## DATA:
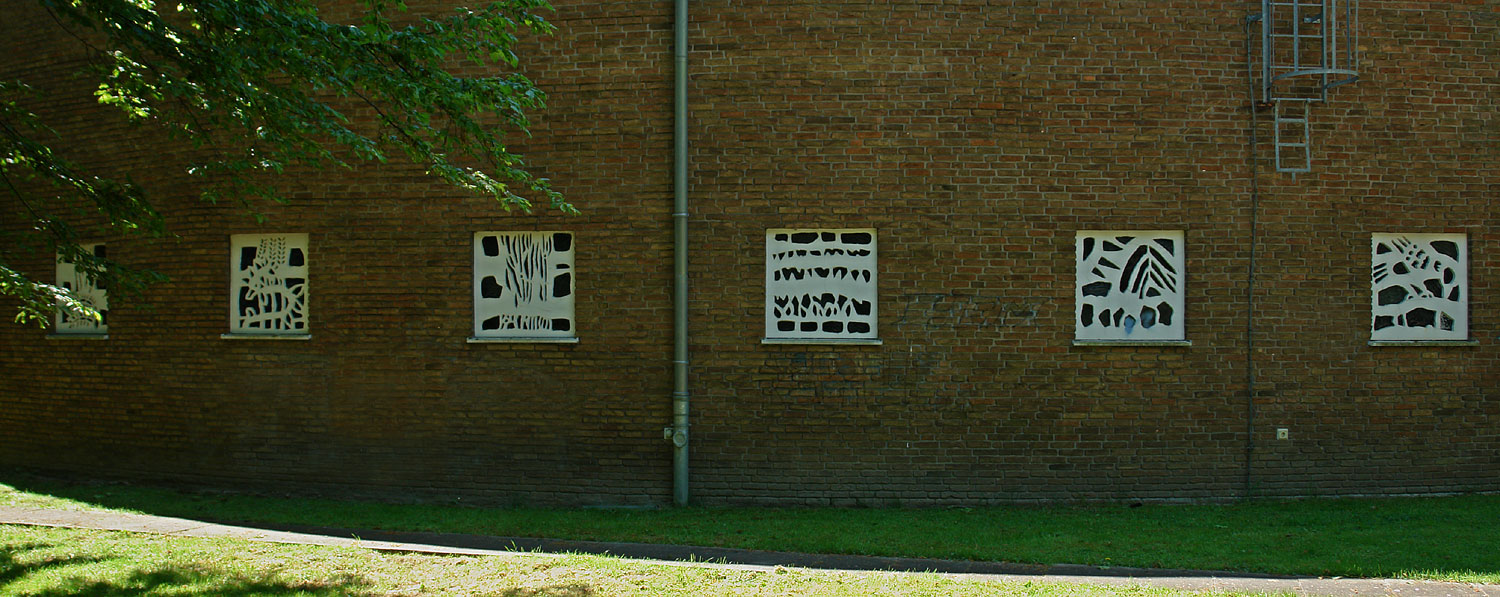 Kath. St.-Hedwig-Kirche der Pfarrgemeinde St. Raphael. Bremen, Kurt-Schumacher-Allee 62. Das abgebildete Objekt ist ein geschütztes Kulturdenkmal in der Freien Hansestadt Bremen, mit der Nr. 1175 beim Landesamt für Denkmalpflege registriert.
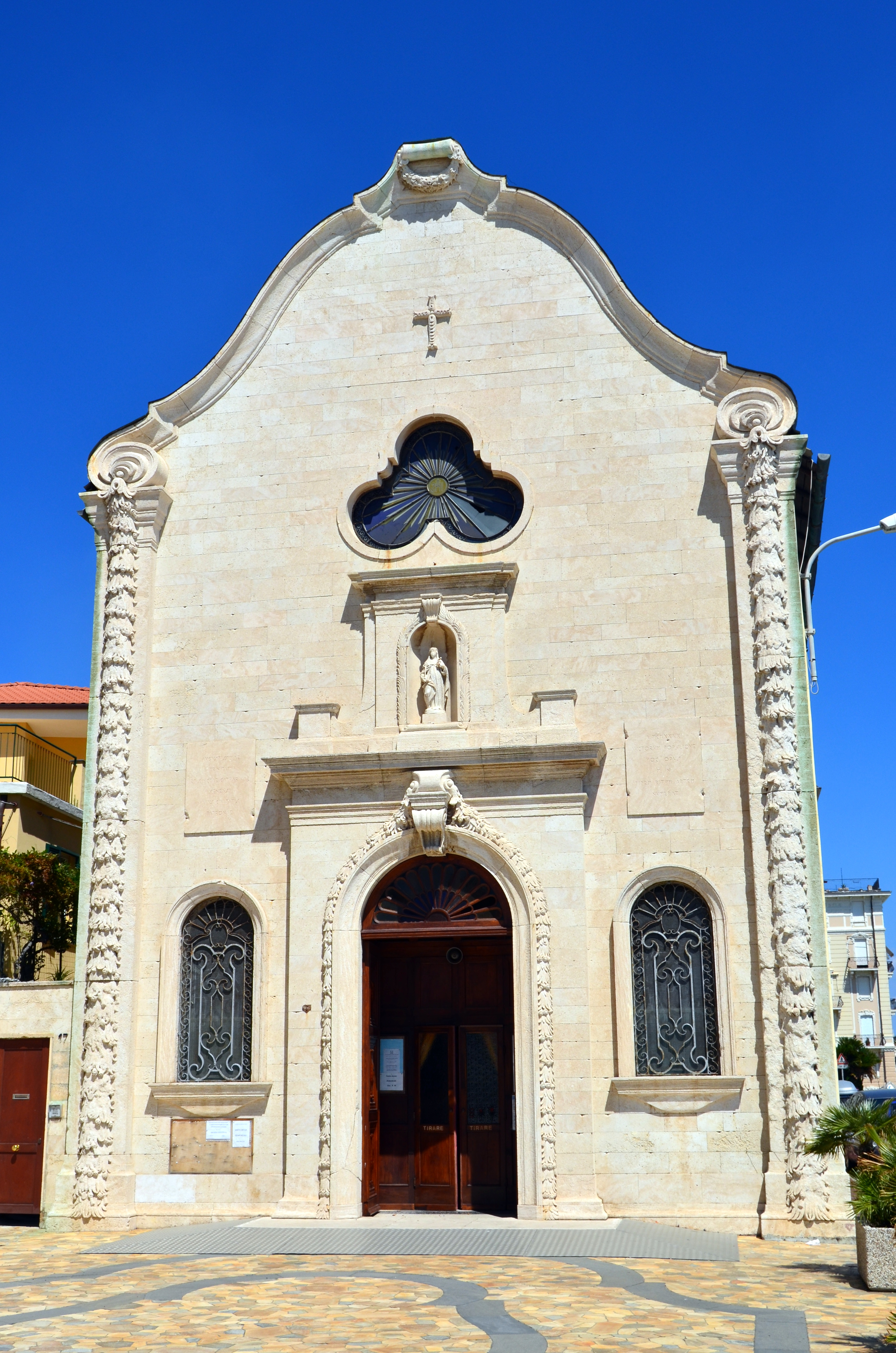 Il santuario di Santa Caterina, Varazze, Liguria, Italia
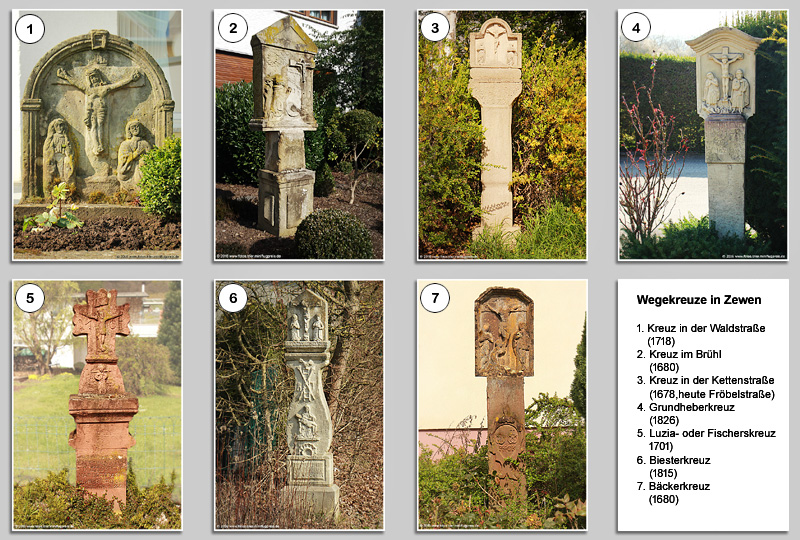 Zusammenstellung der sieben Zewener Wegekreuze
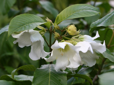 Beaumontia multiflora

## YOUR ASSIGNMENT:
Write out the data above precisely. Pictures stay out.

## ANSWER FOR THE TASK:
 Kath. St.-Hedwig-Kirche der Pfarrgemeinde St. Raphael. Bremen, Kurt-Schumacher-Allee 62. Das abgebildete Objekt ist ein geschütztes Kulturdenkmal in der Freien Hansestadt Bremen, mit der Nr. 1175 beim Landesamt für Denkmalpflege registriert.
 Il santuario di Santa Caterina, Varazze, Liguria, Italia
 Zusammenstellung der sieben Zewener Wegekreuze
 Beaumontia multiflora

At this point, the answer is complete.